● **Input data**:
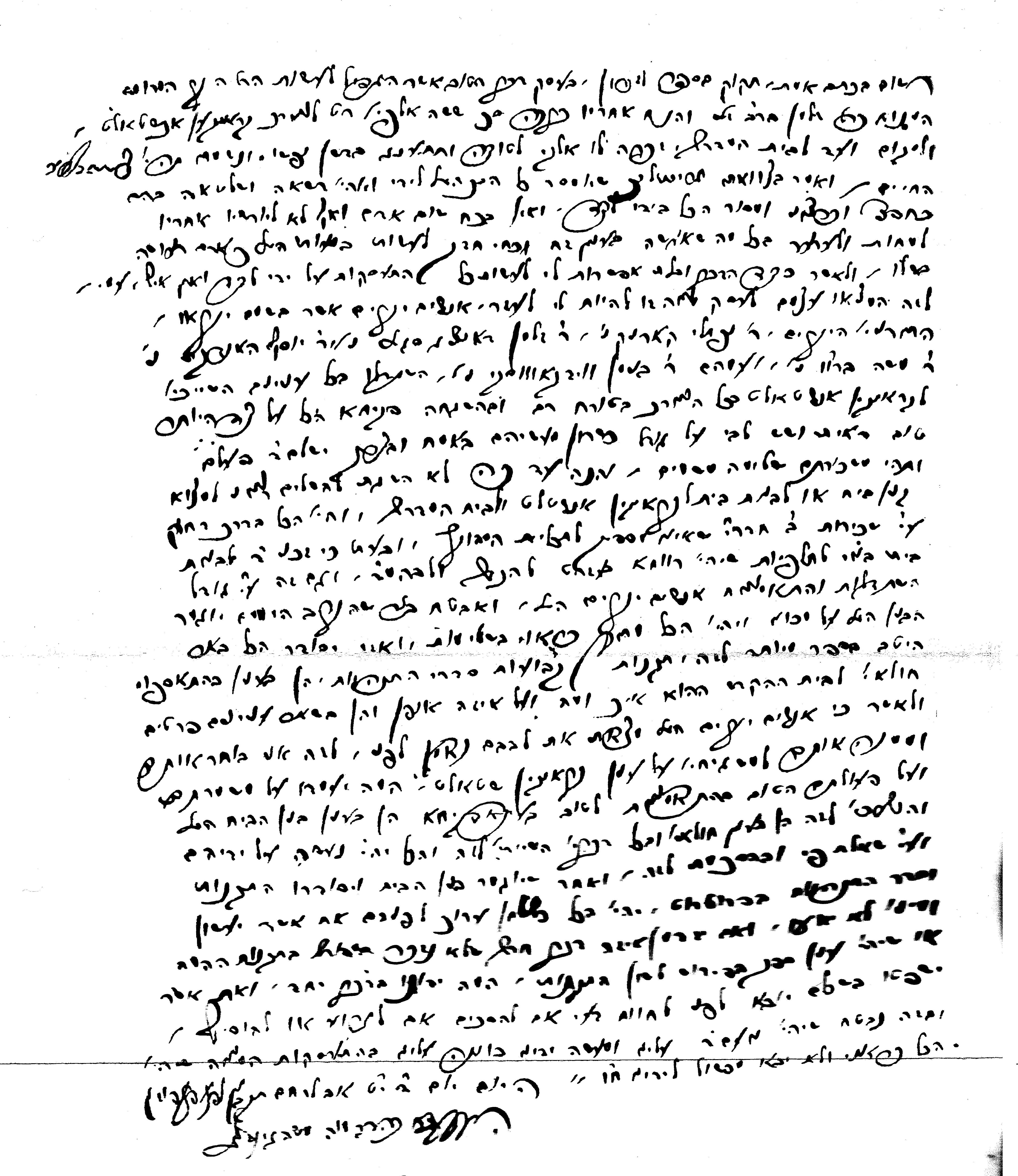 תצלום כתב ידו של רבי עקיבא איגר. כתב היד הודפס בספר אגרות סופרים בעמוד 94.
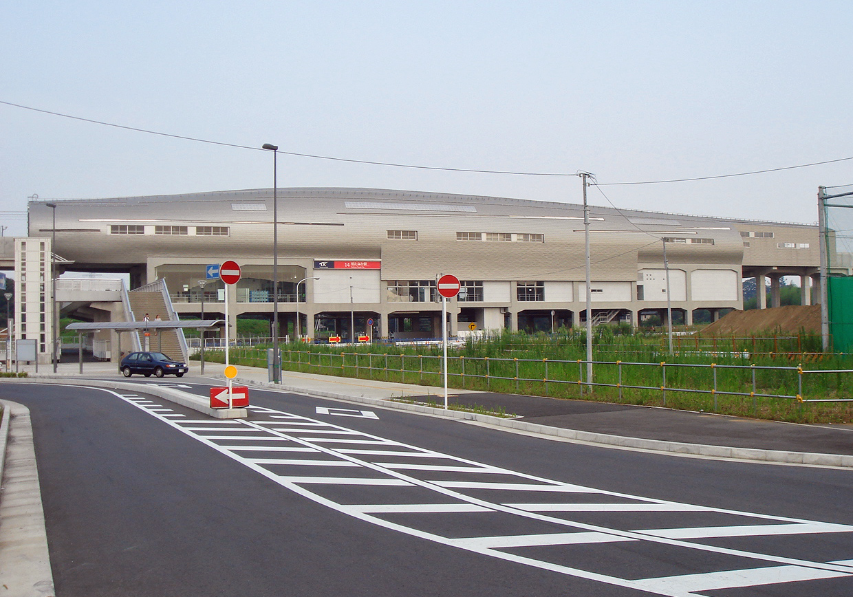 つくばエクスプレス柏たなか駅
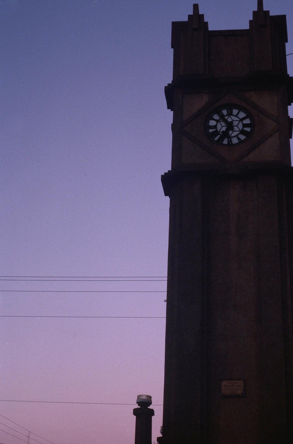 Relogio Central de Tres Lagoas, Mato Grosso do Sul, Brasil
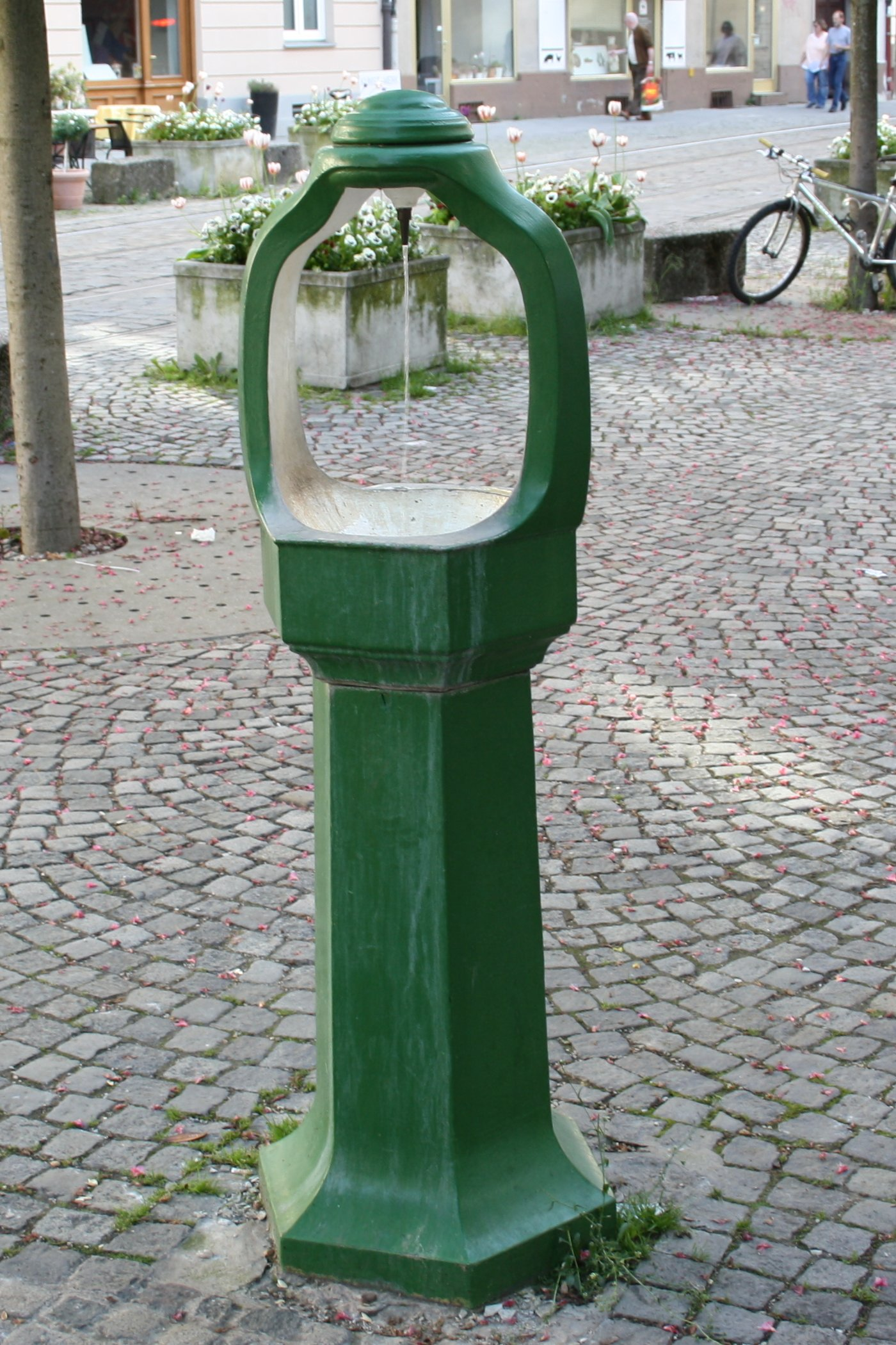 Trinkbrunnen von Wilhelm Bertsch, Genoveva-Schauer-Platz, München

● **Exercise**: Only the lines from the one containing "Relogio Central de" through the final line of the listing should be reproduced, exactly and with no pictures.

● **Response box**:
 Relogio Central de Tres Lagoas, Mato Grosso do Sul, Brasil
 Trinkbrunnen von Wilhelm Bertsch, Genoveva-Schauer-Platz, München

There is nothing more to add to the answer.